Friday, June 22, 2007


I agree that the history of these industries, of Valenti, of the norms that linked economic imperatives and ideological frameworks, would be fascinating. I think of Siva's book Copyrights and Copywrongs as being quite good in this regard. For me it felt like it would be too much to try to tackle that as well. So the historical impulse that I said I drew from my committee, in the project, meant that I tackled these relatively recent phenomena as historical ones: both that they were embedded in and shaped by what came before, part of and advancing a legacy of decisions and arrangements, and that they could be looked at as having their own historical trajectory, even if only a few moments or a few years past.

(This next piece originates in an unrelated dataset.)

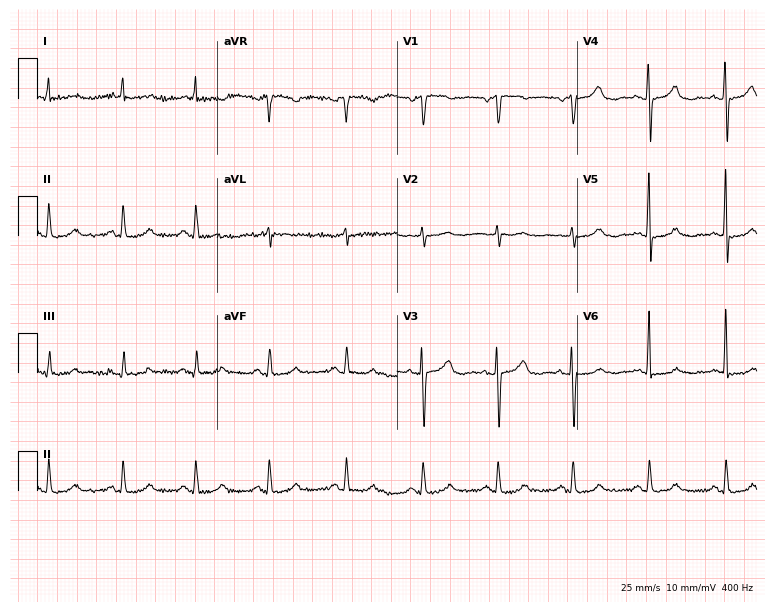
Resting 12-lead electrocardiogram (7.3-second recording at 400 Hz). Patient: a 65-year-old woman. None of these six findings is recorded: first-degree AV block, right bundle branch block, left bundle branch block, sinus bradycardia, atrial fibrillation, sinus tachycardia.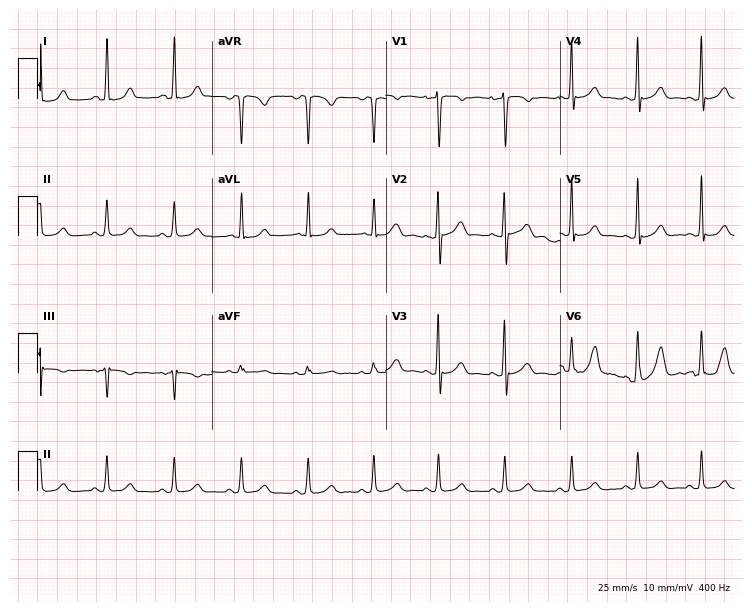
12-lead ECG (7.1-second recording at 400 Hz) from a female, 17 years old. Labelled as a normal ECG.

Thanks again for the invite, and for the honor of adding the book to your reading list. I'm open to more conversation if people continue to think and talk about the book and the issues it raises.

1 comment:

John said...

One of the issues we discussed a bit was the “irrational fears” on the part of content industries (specifically motion picture and music) that all of their sources of revenue will disappear absent some forms of digital rights protection. I wonder if there is also perhaps “irrational fear” on the part of those of us who worry about potential for rights lost through technological changes proposed by the content industry (myself absolutely included!).

Yet, between these two “irrational fears,” there may be some value in the dialog that is taking place. Copyright law and technological standards evolve so slowly that finding a compromise between these two seemingly polar positions might be an important part in the production of law and social consensus (despite the drawbacks inherent in law made through compromise).

Further, I'm personally interested in the role that this dialog plays in informing the public about copyright law, and in its role creating norms of compliance. Do people listen to the Valentis and Gillespies of the copyright debate? How do their arguments impact their actions? If the “average Joe” isn't listening, are those who can really make an impact listening (legislators, academics, creative types, industry people)? What impact does it have on them, and any potential policy?

Thanks for the interesting read, and for responding to comments, Tarleton!